**Provided data**
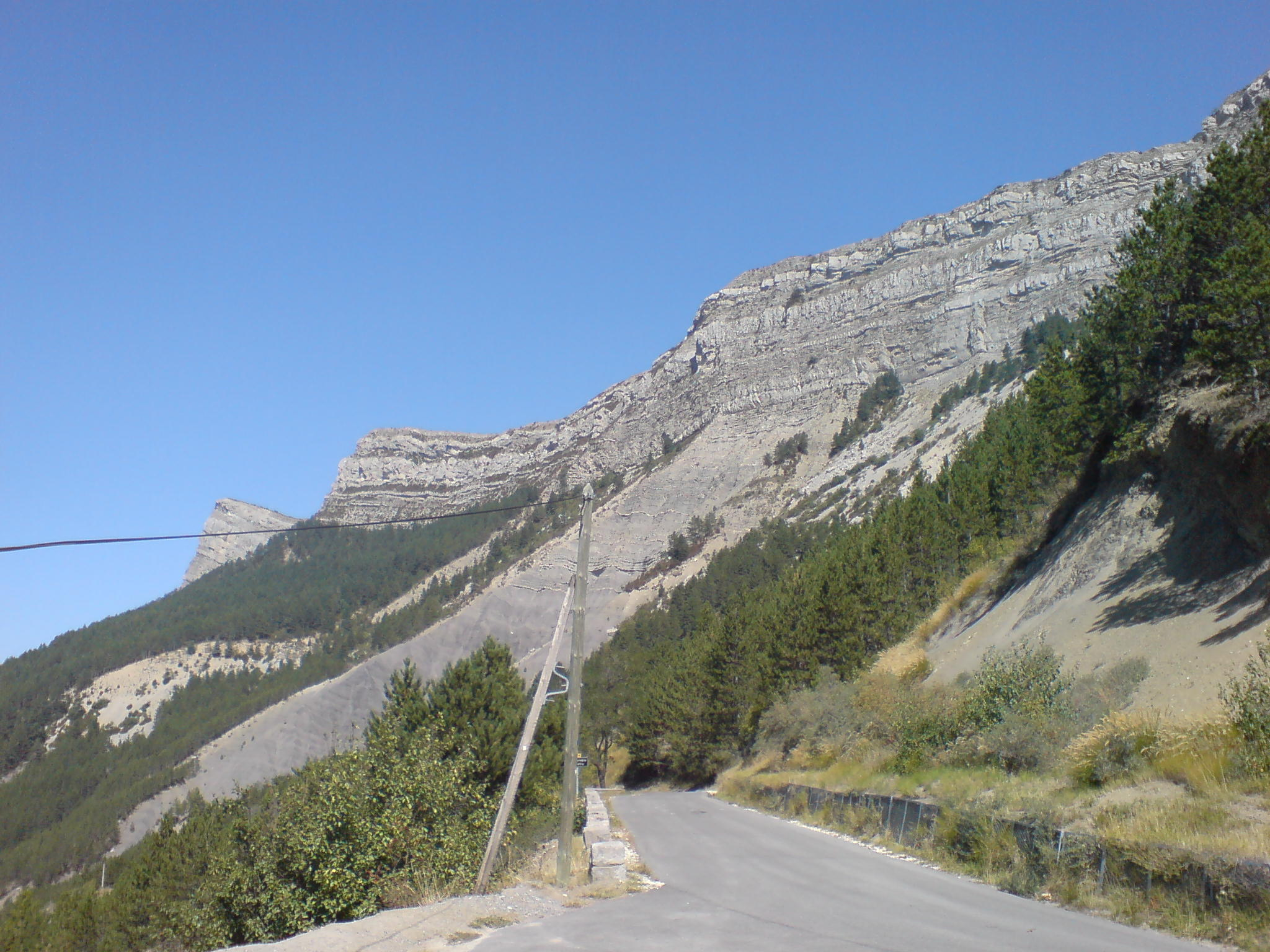 Barre dominant le col de Corobin, sur la RD 20, à Chaudon-Norante
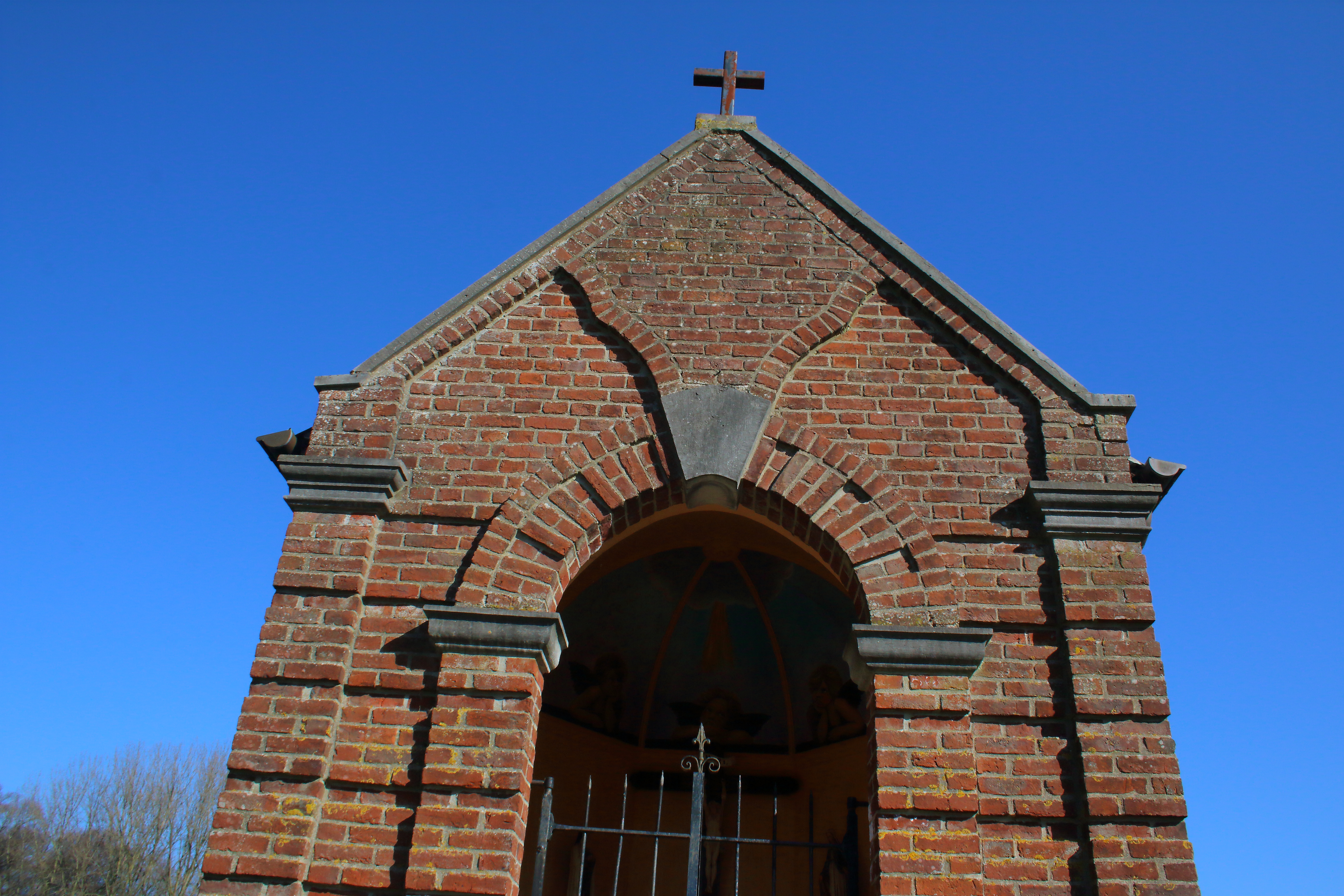 Trimpontkapel, Everbeek, Brakel, Vlaanderen, België
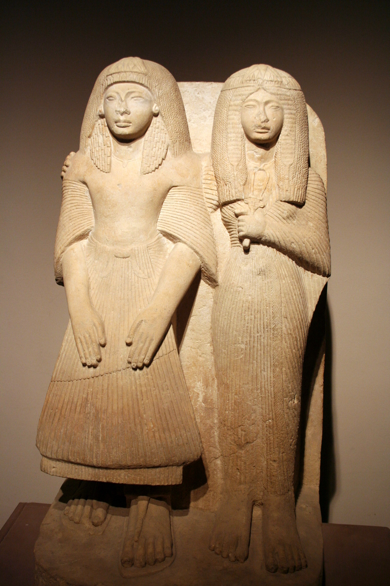 Statut d'Amenemipet et de son épouse (XIXème dynastie), musée Imhotep à Saqqarah
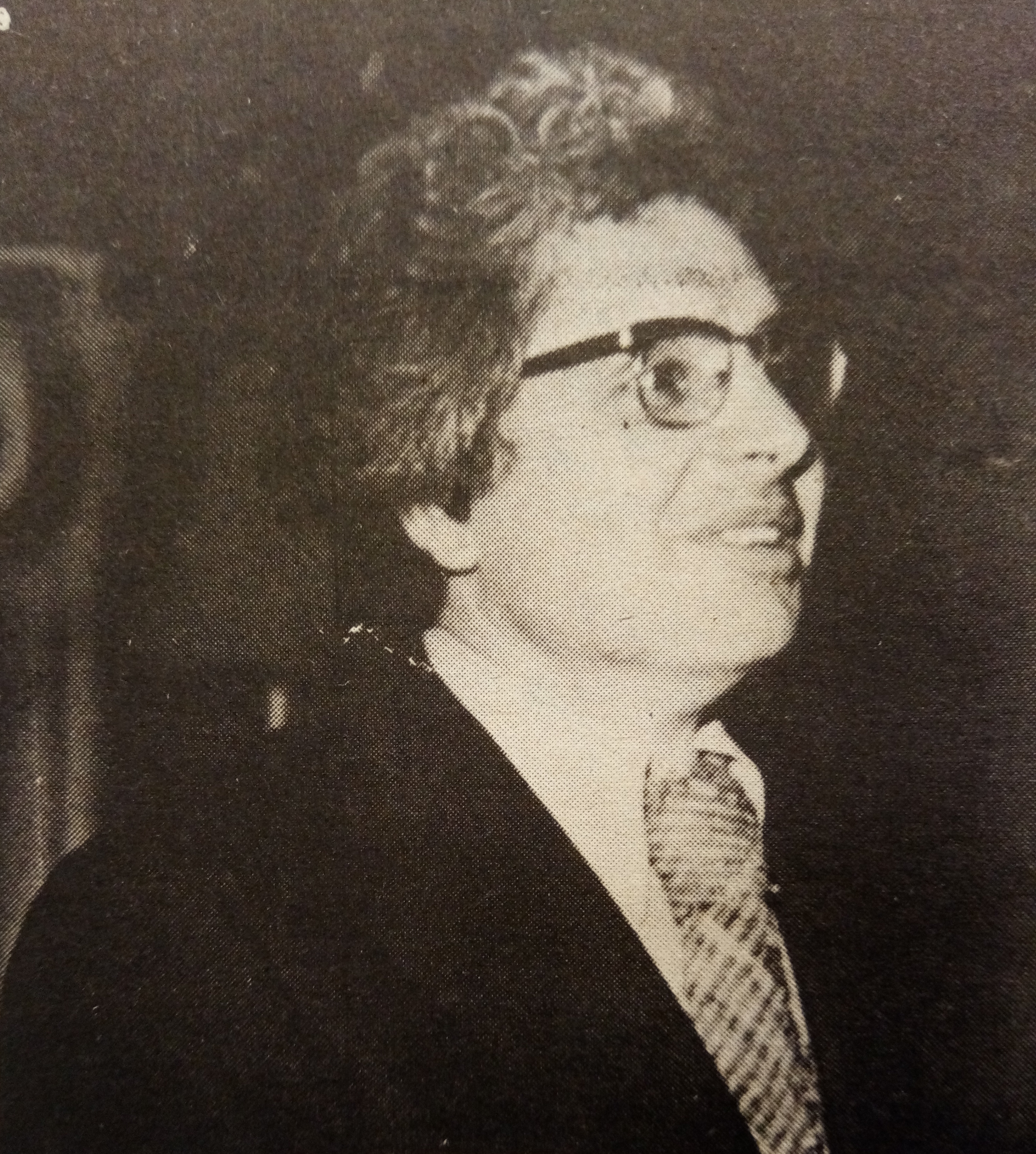 Assabah 1980
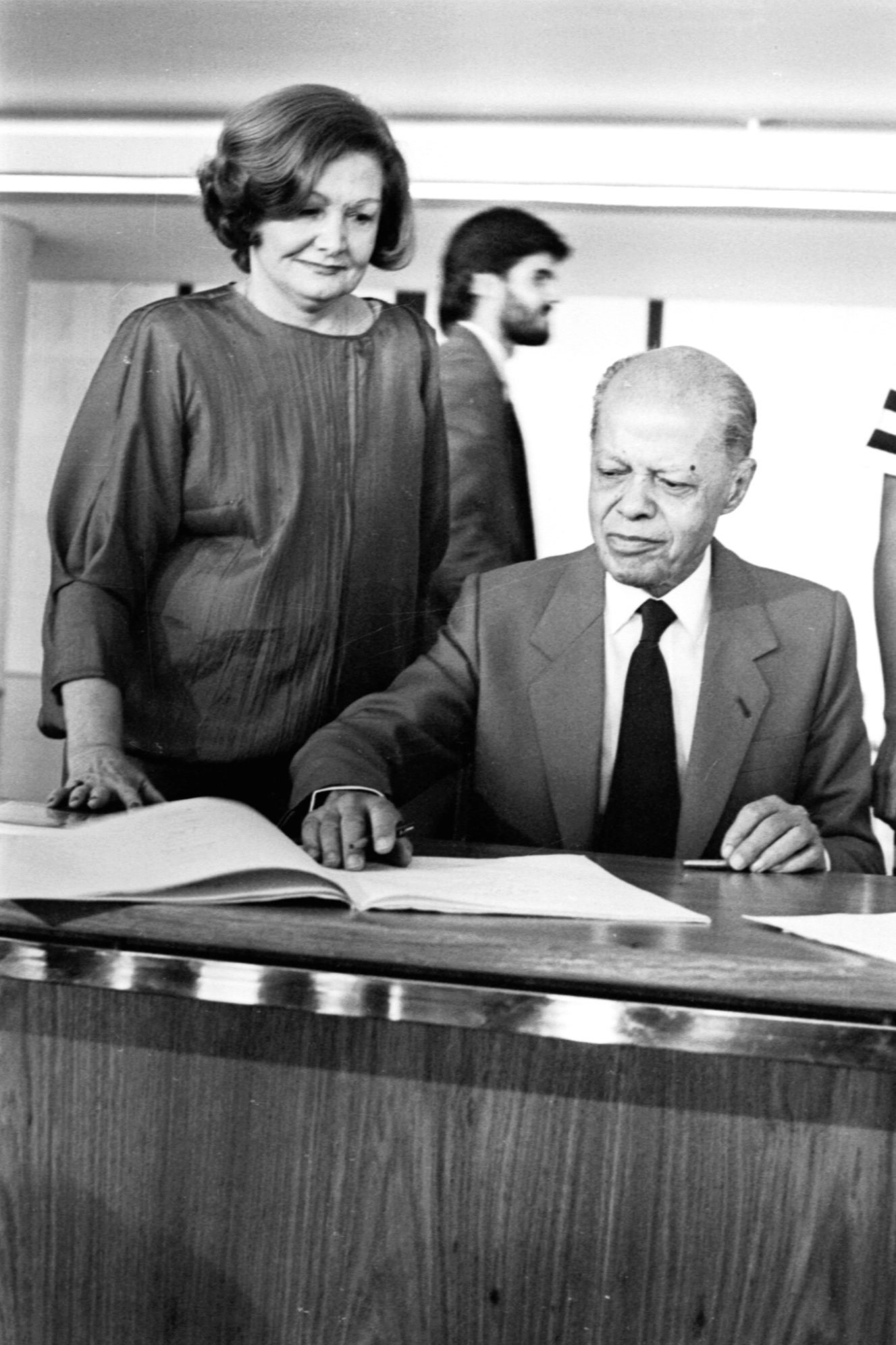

**Task description**
The result should be a verbatim copy of the data, free of pictures.

**Response below**
 Barre dominant le col de Corobin, sur la RD 20, à Chaudon-Norante
 Trimpontkapel, Everbeek, Brakel, Vlaanderen, België
 Statut d'Amenemipet et de son épouse (XIXème dynastie), musée Imhotep à Saqqarah
 Assabah 1980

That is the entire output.